Constables obtaining their powers from the Ministry of Housing and Local Government Provisional Order Confirmation (Greater London Parks and Open Spaces) Act 1967 are required to be attested in accordance with that Act. These include staff employed to protect parks in individual boroughs in Greater London. Examples include the Wandsworth Parks Police and the Hampstead Heath Constabulary.

===Scotland===

Constables in Scotland are required to make the declaration given in s.10 of the Police and Fire Reform (Scotland) Act 2012 on appointment. The declaration must be made before a sheriff or justice of the peace.

I, do solemnly, sincerely and truly declare and affirm that I will faithfully discharge the duties of the office of constable with fairness, integrity, diligence and impartiality, and that I will uphold fundamental human rights and accord equal respect to all people, according to law.

Prior to 1 April 2013 constables in Scotland were required to make a declaration on appointment by s.16 of the Police (Scotland) Act 1967 "in such terms as may be prescribed". The words prescribed by the Police (Scotland) Regulations 2004 were as follows:

I hereby do solemnly and sincerely declare and affirm that I will faithfully discharge the duties of the office of constable.

The wording was first given statutory effect under the Police (Scotland) Act 1857 and remained largely similar to that form until replaced by the declaration required by the Police and Fire Reform (Scotland) Act 2012.

===Northern Ireland===
Police officers of the Police Service of Northern Ireland are attested under section 38 of the Police (Northern Ireland) Act 2000. The terms are prescribed by that section, and are as follows:

I hereby do solemnly and sincerely and truly declare and affirm that I will faithfully discharge the duties of the office of constable, with fairness, integrity, diligence and impartiality, upholding fundamental human rights and according equal respect to all individuals and their traditions and beliefs; and that while I continue to hold the said office I will to the best of my skill and knowledge discharge all the duties thereof according to law.

===Other constables===
Constables and special constables of the British Transport Police are required by sections 24 and 25 of the Railways and Transport Safety Act 2003 to make different attestations/declarations depending on where they are appointed.

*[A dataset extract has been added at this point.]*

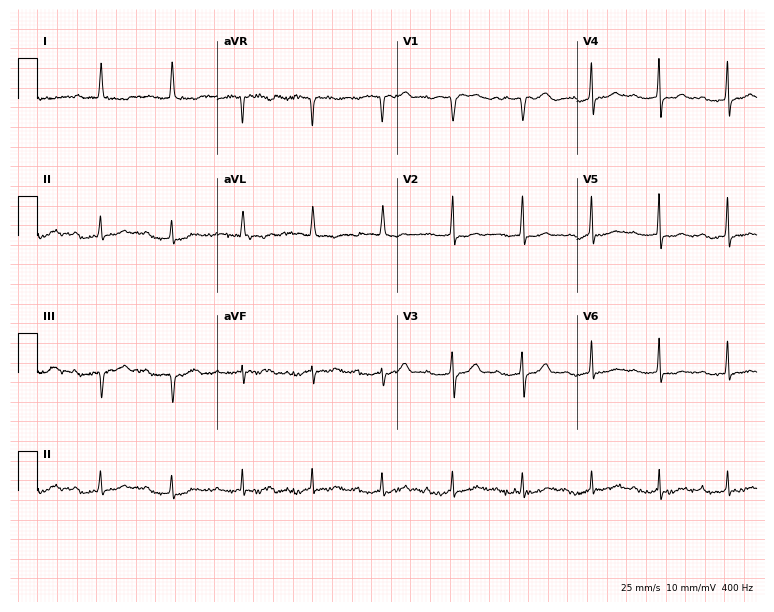
Electrocardiogram, a female, 78 years old. Interpretation includes first-degree AV block.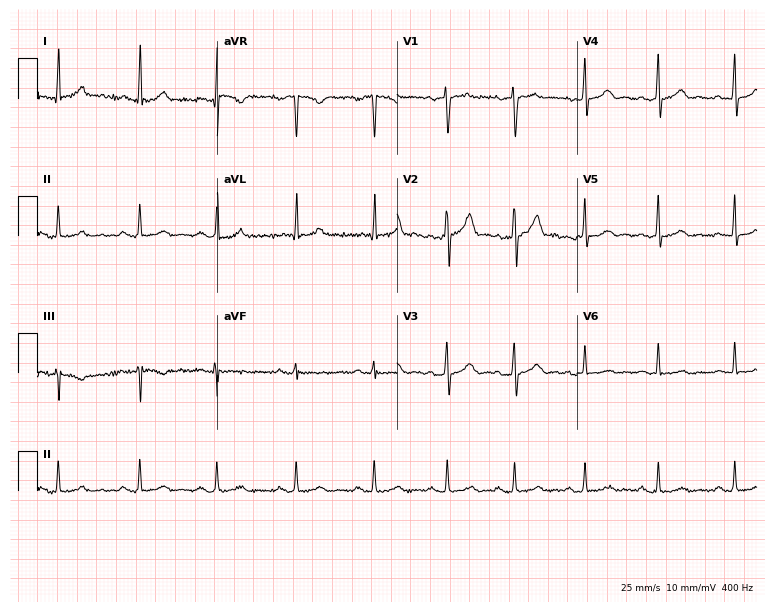
12-lead ECG from a 39-year-old man (7.3-second recording at 400 Hz). Recorded interpretation: within normal limits.

In England and Wales, BTP constables take the same oath as prescribed by the Police Act 1996 for a territorial police constable, and in Scotland make the same declaration that as prescribed under the Police (Scotland) Regulations 2004 for a territorial police constable. The location of the declaration/attestation, and the words used, make no difference to the extent of the constable's jurisdiction.

Members of the Ministry of Defence Police are required—as with BTP constables—to take the oath that a territorial police constable would in the country in which they are attested. The same applies to members of the Civil Nuclear Constabulary, though in Scotland they are required to only make a "declaration faithfully to execute the duties of the office of a member of the Civil Nuclear Constabulary".

Civilian security officers belonging to the Northern Ireland Security Guard Service are attested by a resident magistrate as a special constable whilst on duty within Ministry of Defence property.